Set down every line from the one containing "中文（香港）: 九巴51線的走線圖" through the last line of the records below, exactly as written, and leave out the pictures.

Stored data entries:
------------

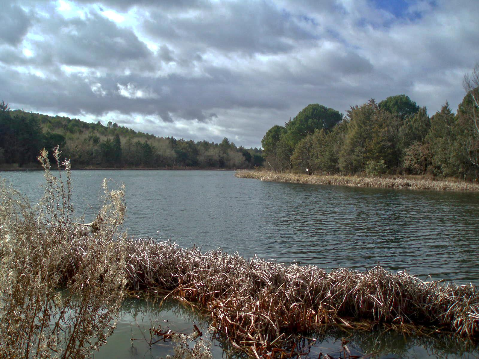 Embalse del Río Bajoz. Pantano de La Santa Espina
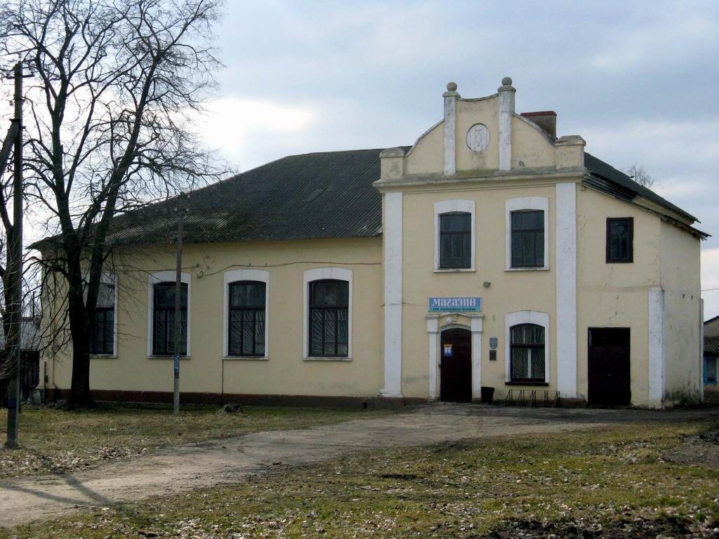 Беларуская (тарашкевіца): Клецак
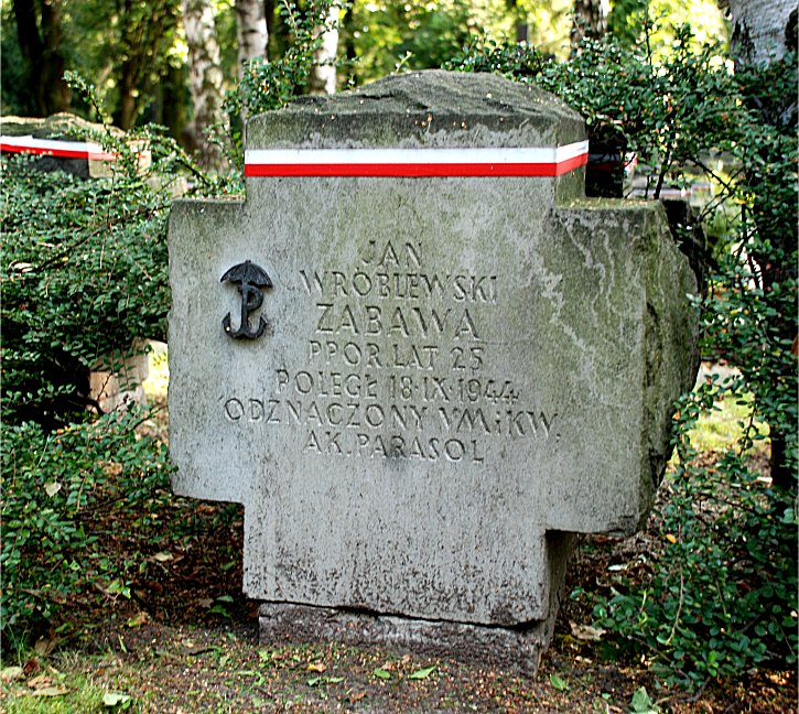 grób na Powązkach Wojskowych
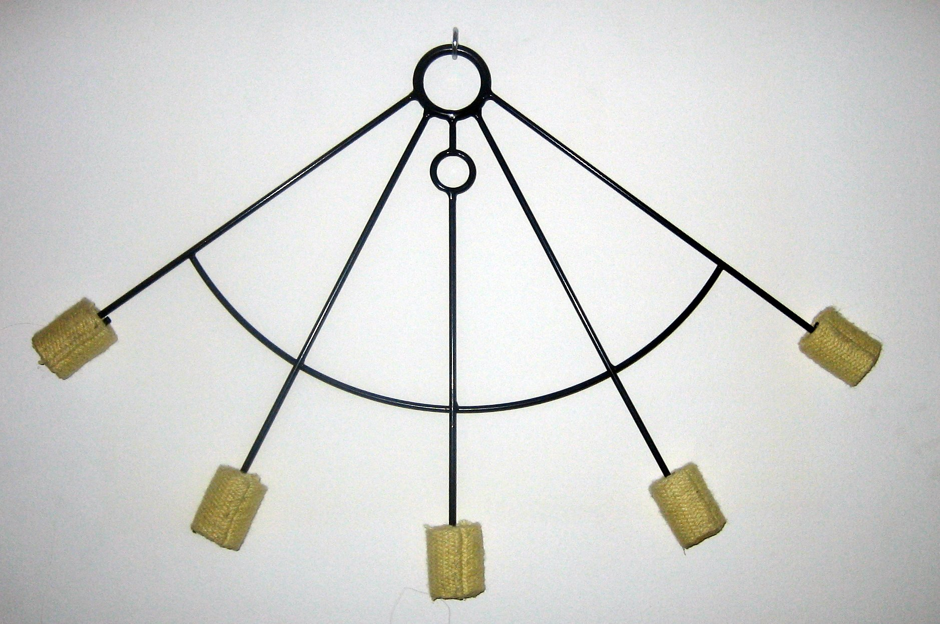 Fire Fan
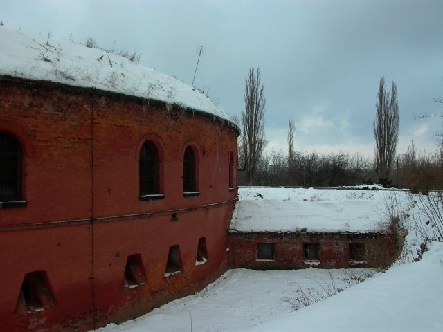 Zdjęcie przedstawia działobitnię Fortu Władimira (Legionów) Cytadeli Warszawskiej, z widoczną fosą i korytarzem do przeciwskarpy. Autor: Zbigniew Strucki. Wykonano: 30.I.2007
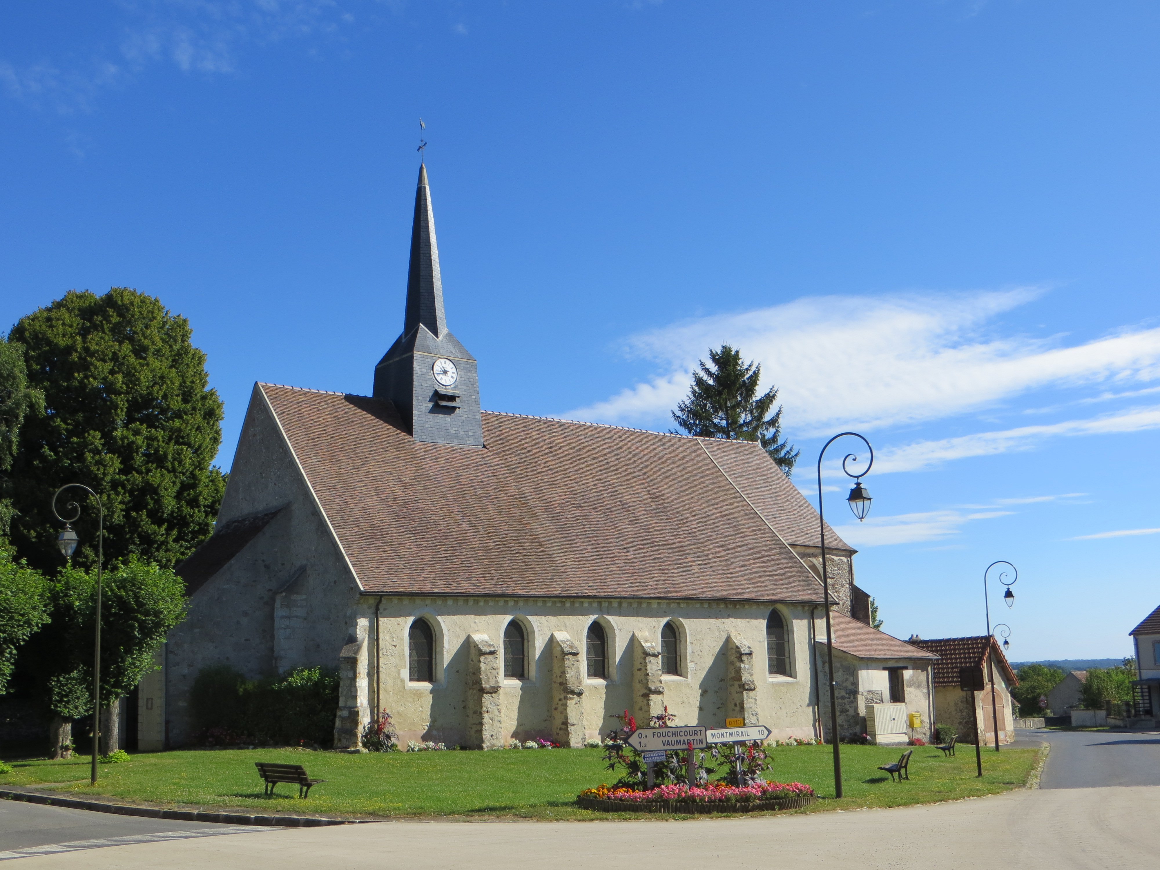 Vue générale de l'église
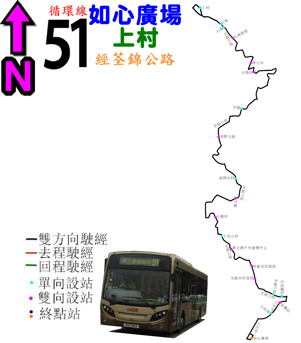 中文（香港）: 九巴51線的走線圖
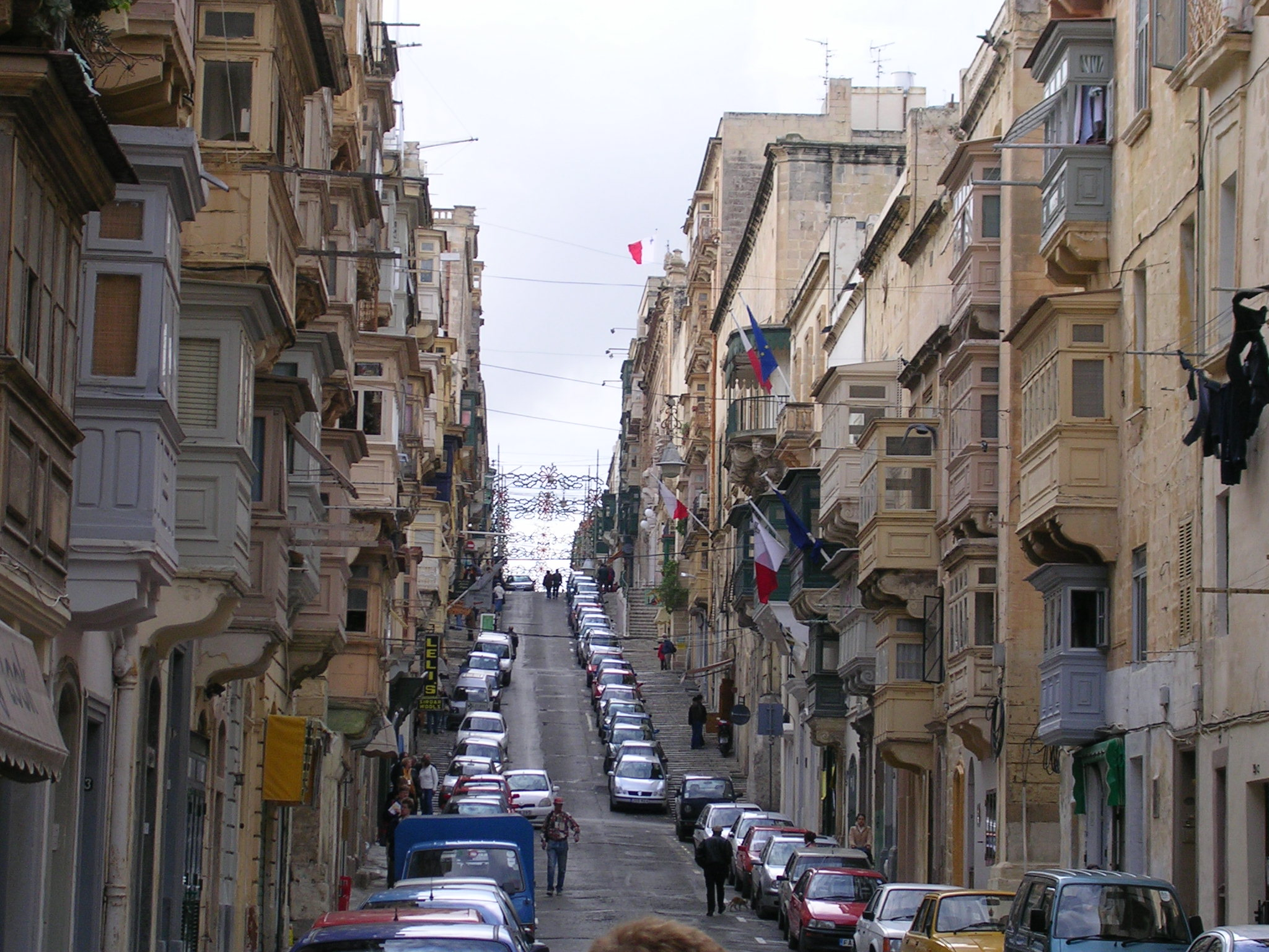 Street in Valetta. Author: Väsk Date: December 2004
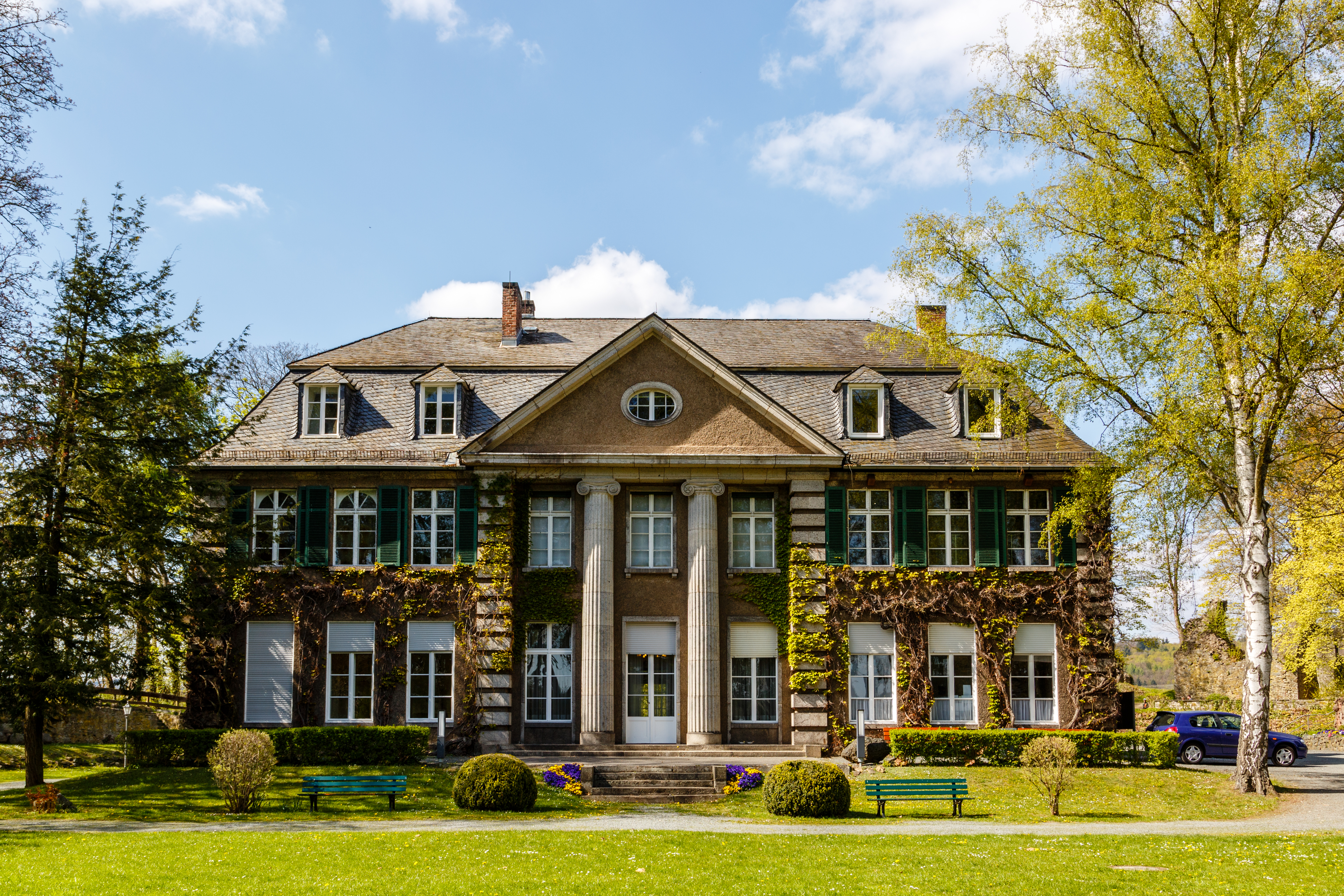 Dillenburg - Grün'sche Villa auf dem Schloßberg
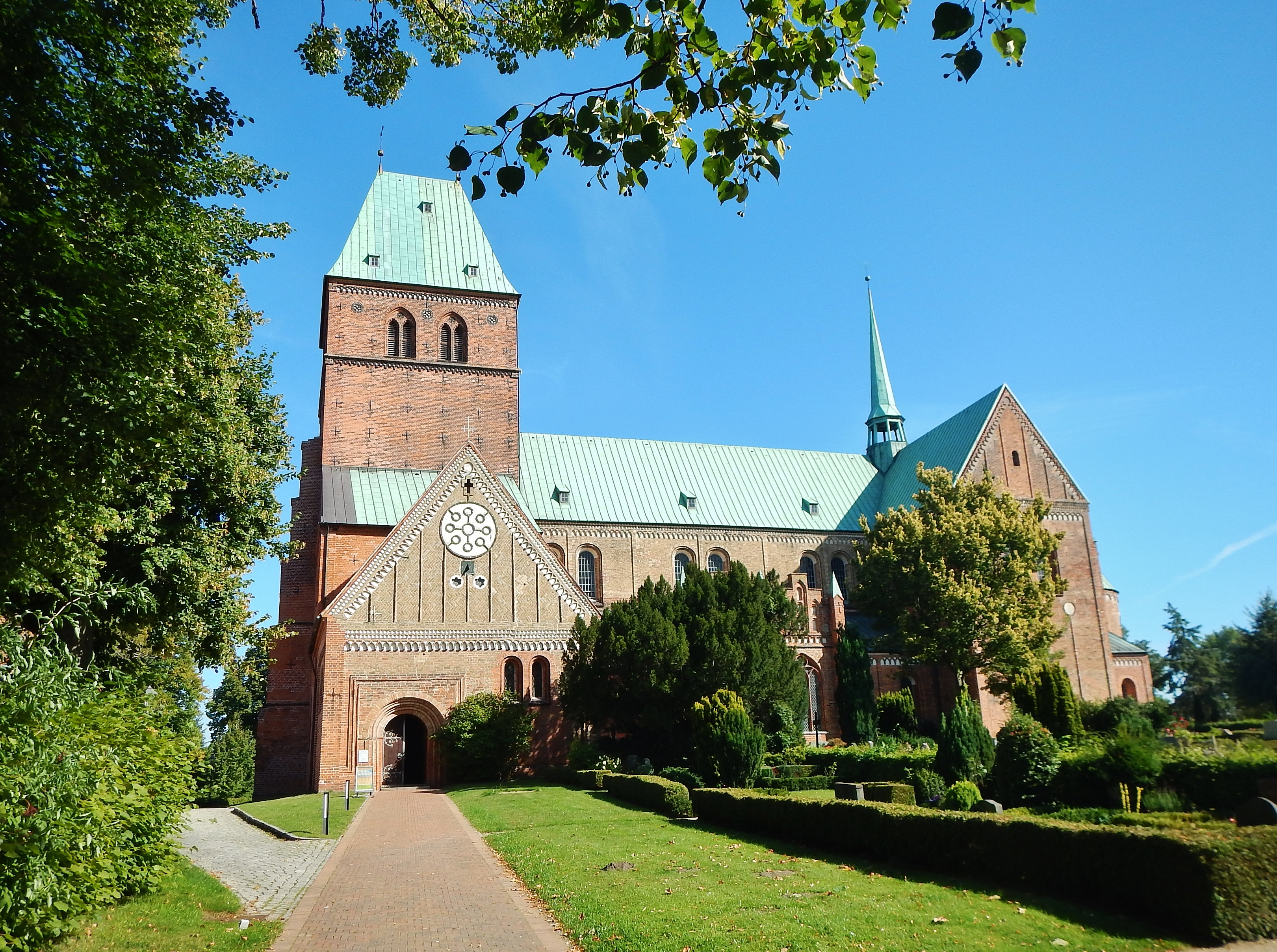 Ratzeburger Dom
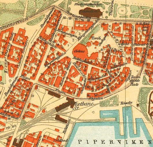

------------

Solved problem:
 中文（香港）: 九巴51線的走線圖
 Street in Valetta. Author: Väsk Date: December 2004
 Dillenburg - Grün'sche Villa auf dem Schloßberg
 Ratzeburger Dom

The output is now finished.